If you write out the units of K = 1/2 I 𝝎^2 in SI-units you get:
kg m^2 s^-2 = kg m^2 rad^2 s^-2
This would mean the rad unit just appears and dissapears. Is this correct? How can this be explained?(12 votes)
- Since no one solved your question...
Radians can disappear or reappear in an equation because the unit itself is a ratio (if I remember correctly it should be the ratio of the radius to the arc length where it is the same length as the radius [1 rad is like the 2π in 2πr=C where this time it's just 1r=part of C])].
Due to it being an equal (1:1) ratio, it effectively cancels itself out if you want it to. You can google dimensionless units for more information.
I hope this will help you and any future onlookers of this page!(23 votes)
- At6:38, why we got different masses for different points? Aren't they the same? because they are all on the same ball.(7 votes)
- With calculus, to get the real rotational kinectic energy, you would use all points of the baseball, each with the same infinitely small mass (considering the density is constant for the ball).(2 votes)
- In the baseball problem shown in this video, why did the relationship v=ωr fail?
v=40m/s but ωr=50*0.07 m/s=3.5 m/s ! Did I make any mistake here?(4 votes)

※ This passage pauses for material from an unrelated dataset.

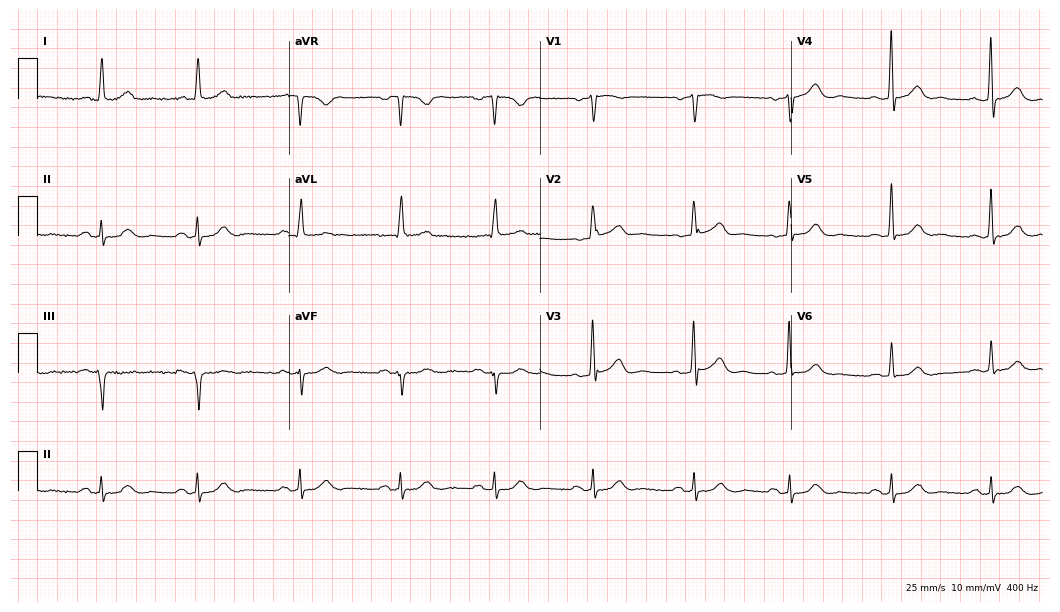
Standard 12-lead ECG recorded from a man, 74 years old. Read as a normal ECG.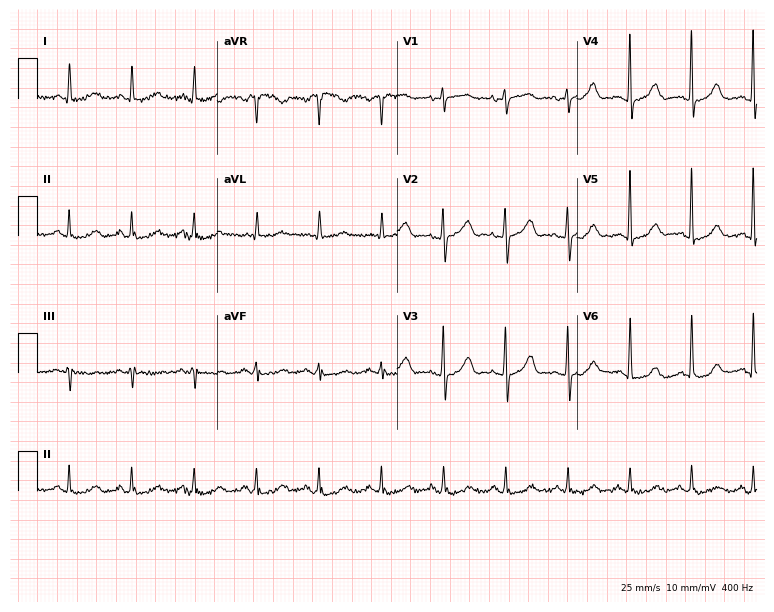
ECG — a 63-year-old female patient. Screened for six findings — first-degree AV block, right bundle branch block (RBBB), left bundle branch block (LBBB), sinus bradycardia, atrial fibrillation (AF), sinus tachycardia — none is recorded. Findings outside these six are not listed.

- In the formula v=wr, v is the tangential speed of a particular point on the baseball.
What you have calculated using the formula is the tangential speed of a point on the outermost edge of the ball for which the w is 50s^(-2) and r=0.07m.
What v=40m/s here in the question given is the translational velocity of the center of mass of the baseball(6 votes)

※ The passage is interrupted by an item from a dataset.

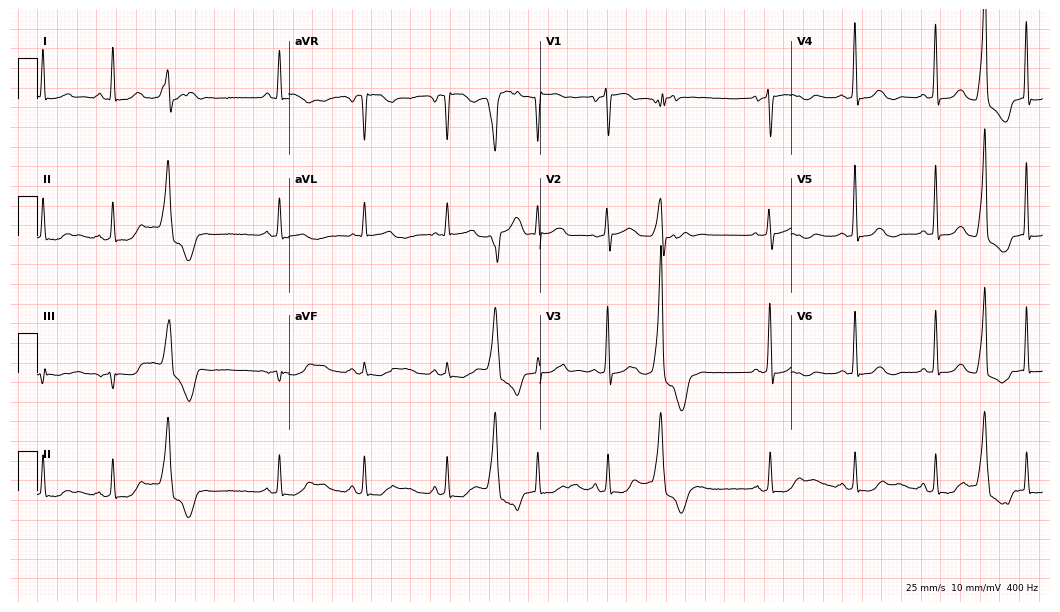
Standard 12-lead ECG recorded from a 64-year-old female patient. None of these six findings is recorded: first-degree AV block, right bundle branch block (RBBB), left bundle branch block (LBBB), sinus bradycardia, atrial fibrillation (AF), sinus tachycardia.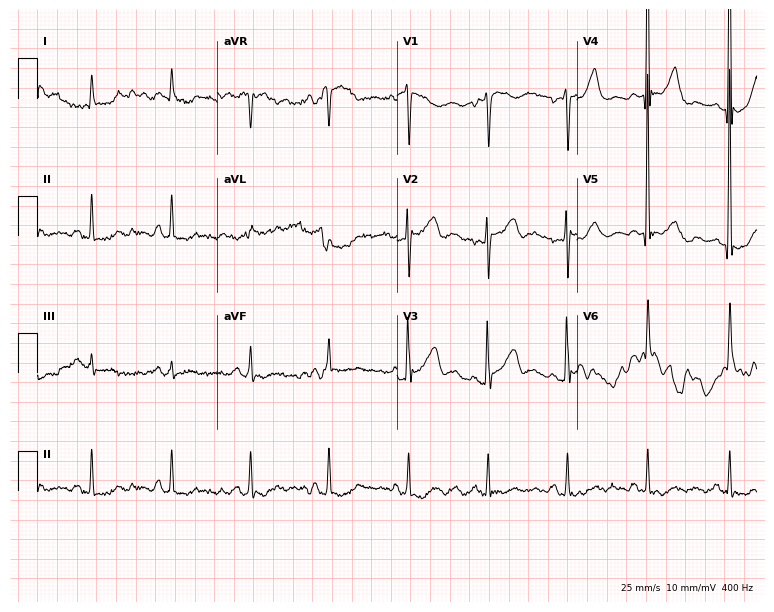
12-lead ECG from a 66-year-old male. Screened for six findings — first-degree AV block, right bundle branch block (RBBB), left bundle branch block (LBBB), sinus bradycardia, atrial fibrillation (AF), sinus tachycardia — none is recorded.

- David says that the moment of inertia is mr^2, but isn't the moment of inertia of a sphere 2/5mr^2? Does the summation result in that quantity? Or is 2/5mr^2 only used in special circumstances?(3 votes)
- the moment of inertia of a single point mass a distance r from the turning point is I = mr^2
for all other shapes is more complicated; the half circle is just one example(7 votes)
- If the total kinetic energy is the sum of both kinds of energies, does that mean that the energy I've used to throw the ball is going to be divided between translational and rotational kinetic energy? In an ideal world, if I could minimize the rotation when throwing, would the ball go faster/land further away from me?(2 votes)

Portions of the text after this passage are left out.